Case Description/Methods: A 61-year-old female with 5-month history of progressively worsening chest tightness, weight loss and diarrhea underwent abdominal CT scan which revealed enlarged gastrohepatic lymph nodes (LN). EGD showed a 3cm ulcerated lesion at the gastroesophageal junction (GEJ). Biopsies suggested high-grade NET in the background of high-grade dysplasia. PET/CT confirmed a 3.0 x 2.3cm ill-defined, hypermetabolic, soft tissue mass at the GEJ (SUV max 9.0) and several hypermetabolic, enlarged gastrohepatic LNs, largest measuring 2.8 x 2.0cm (SUV max 8).
The patient was referred to our center for further management. Repeat EGD revealed a 3cm distal esophageal lesion with central ulceration extending across the GEJ into the high cardia (Image 1). On endoscopic ultrasound (EUS), a hypoechoic mass is seen with involvement of the muscularis propria (T2). Peri-gastric lymphadenopathy was present. Transgastric fine needle aspiration (FNA) of the largest LN confirmed metastatic neuroendocrine tumor (T3N1). Repeat endoluminal biopsies from the esophageal lesion confirmed poorly-differentiated NET, CD56 and synaptophysin positive, Ki-67 > 90%. Multidisciplinary tumor board recommended chemotherapy with carboplatin and etoposide. No evidence of disease progression noted after the first 3 cycles; patient remains on treatment.
Discussion: Metastatic poorly-differentiated high-grade NET of the esophagus is very rare. First-line therapy is chemotherapy. Average prognosis with treatment is 12-18 months.
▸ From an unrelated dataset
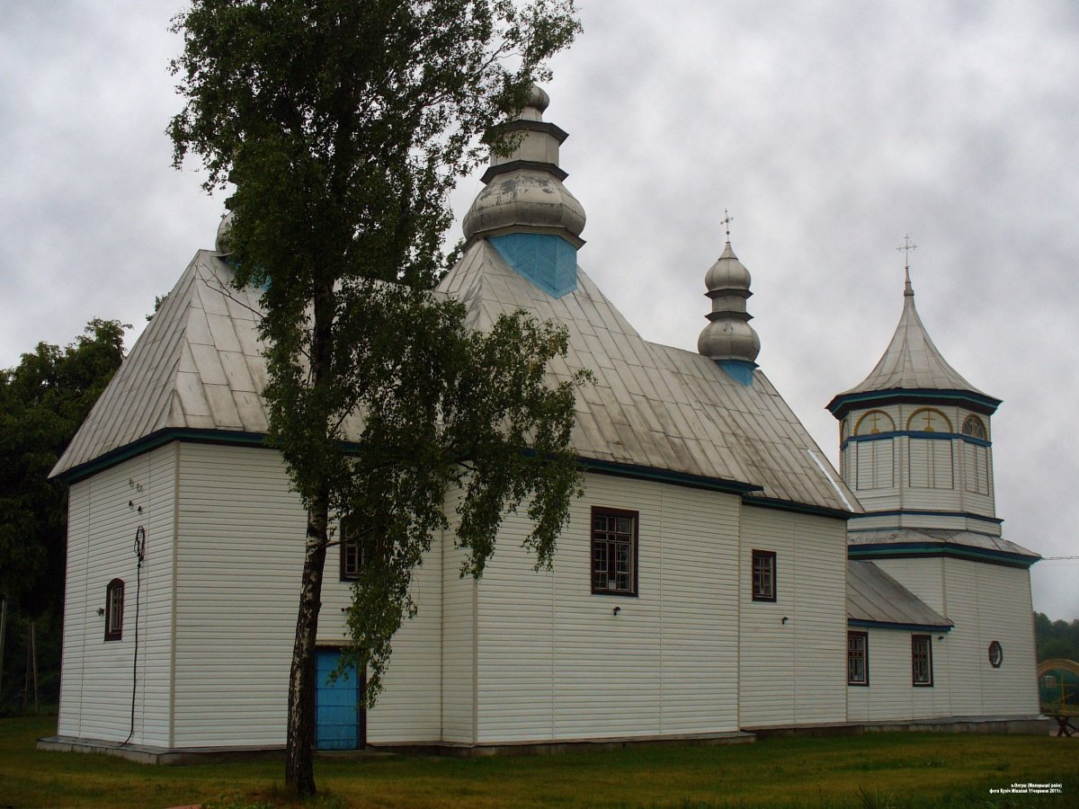 Олтуш. Спаса-Праабражэнская царква з сайдынгам

Immunotherapy may provide additional survival benefit however data is extremely limited so this is typically reserved for second-line therapy (if progression on chemotherapy). Given the rarity and aggressiveness of these lesions, accurate pathological diagnosis and multidisciplinary discussion is critical for optimal management of these patients.
References:
1. Giannetta E, Guarnotta V, Rota F, et al. A rare rarity: neuroendocrine tumor of the esophagus. Crit Rev Oncol Hematol. 2019;137:92-107
2. Lee C, Lim Y, Park S, et al. The clinical features and treatment modality of esophageal neuroendocrine tumors: a multicenter study in Korea. BMC Cancer. 2014; 14:569.